Le pessimiste releva la tête. « Monsieur, dites-vous qu'on recrute au hasard ? Mais les chances qu'ils aient des Symboles Uniques sont... »

« Oui, j'en suis conscient. Mais quel autre choix avons-nous ? C'est sûrement votre incompétence qui nous a mis dans cette situation en premier lieu. »

Sergio laissa échapper un petit rire. « Nous allons jeter un large filet. Quiconque montre la moindre promesse sera recruté, les autres pourront servir de rançon. Tout signe de Symboles Uniques, vous me le signalez, c'est compris ? »
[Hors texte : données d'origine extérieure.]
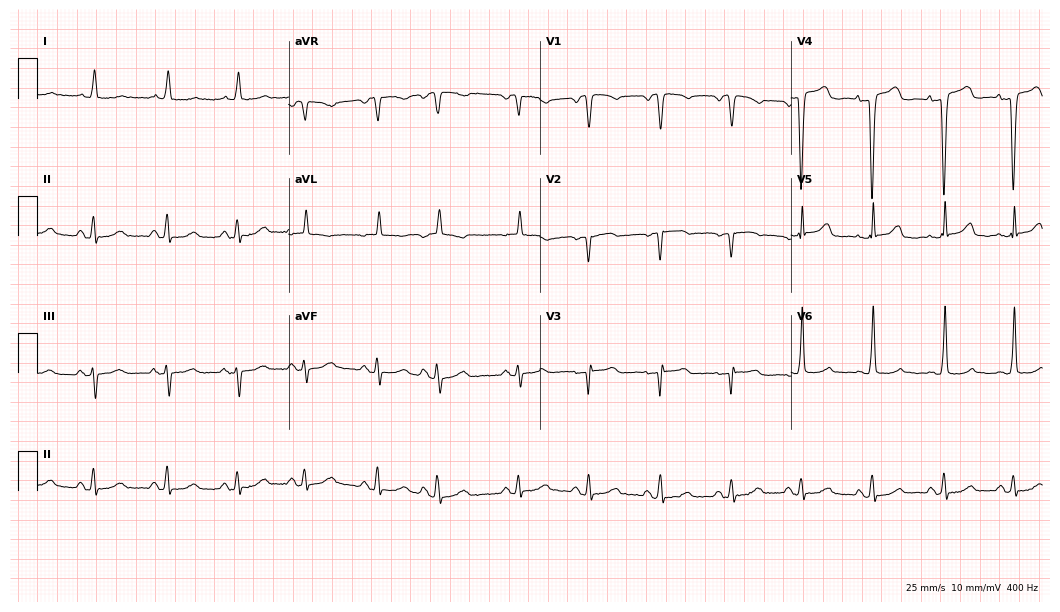
Resting 12-lead electrocardiogram. Patient: a 63-year-old female. None of these six findings is recorded: first-degree AV block, right bundle branch block (RBBB), left bundle branch block (LBBB), sinus bradycardia, atrial fibrillation (AF), sinus tachycardia. Findings outside these six are not listed.
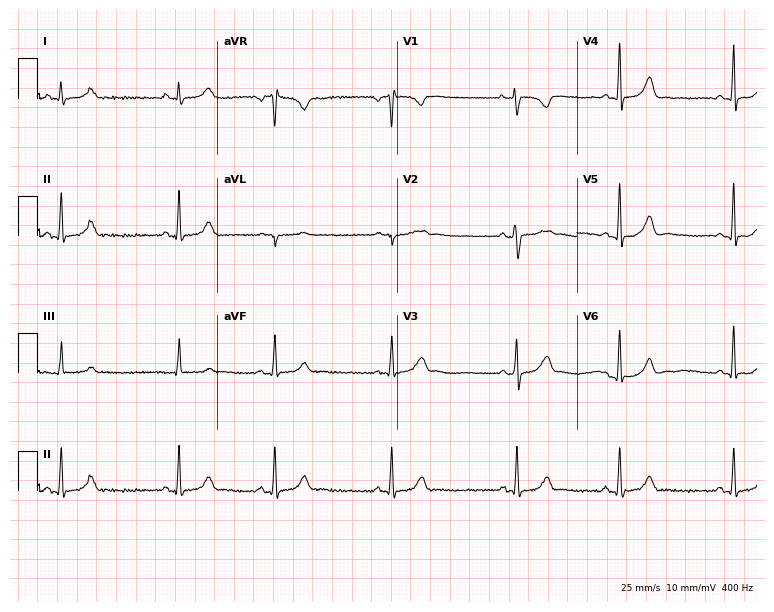
Standard 12-lead ECG recorded from a female, 23 years old. None of these six findings is recorded: first-degree AV block, right bundle branch block, left bundle branch block, sinus bradycardia, atrial fibrillation, sinus tachycardia. Only these six findings were labelled.

«« Oui, monsieur ! »» répondirent les deux hommes.

« Bien », hocha Sergio avec approbation. « Rappelez-vous, cette opération est cruciale. Nos projets futurs dépendent de la découverte de ceux qui possèdent des Talents Uniques. Maintenant, au travail. Et assurez-vous que vos efforts portent leurs fruits cette fois-ci. »

Sur ces mots, Sergio redressa le col de son costume et quitta la pièce.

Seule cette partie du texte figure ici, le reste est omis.